[What you should do]: I need the lines from the one containing "organism: Arabidopsis thaliana" through the last line of the entries retyped exactly, with no pictures among them.

[Records from a dataset]:
= Beginning of Section =
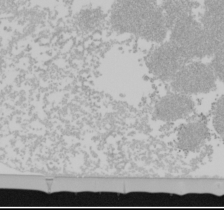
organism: Mouse
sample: Cancer cell death in ED-1 cells
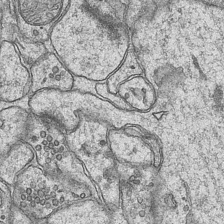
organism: Mouse
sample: CA1 Hippocampus
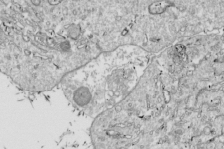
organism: Drosophila
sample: Cell division; meiosis; drosophila spermatocytes
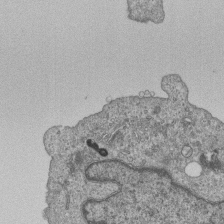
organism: Human
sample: MDA-MB-231 cells
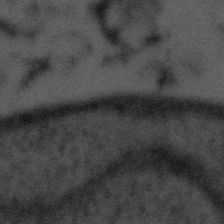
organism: Tuwongella immobilis
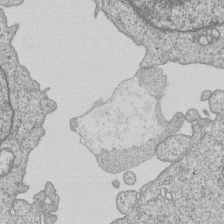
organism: Human
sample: MDA-MB-231 cells
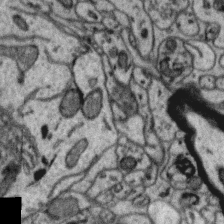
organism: Zebra finch
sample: Brain
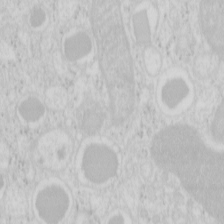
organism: Mouse
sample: Pancreas
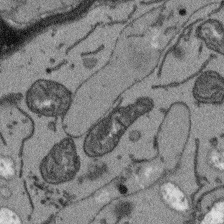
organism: Arabidopsis thaliana
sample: Root tip
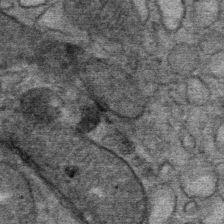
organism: Mouse
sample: Mouse Salivary gland
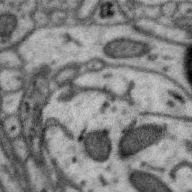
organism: Zebra finch
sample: Brain
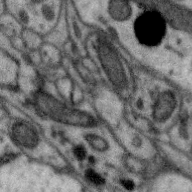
= End of Section =
[Solution for this problem]:
organism: Arabidopsis thaliana
sample: Root tip
organism: Mouse
sample: Mouse Salivary gland
organism: Zebra finch
sample: Brain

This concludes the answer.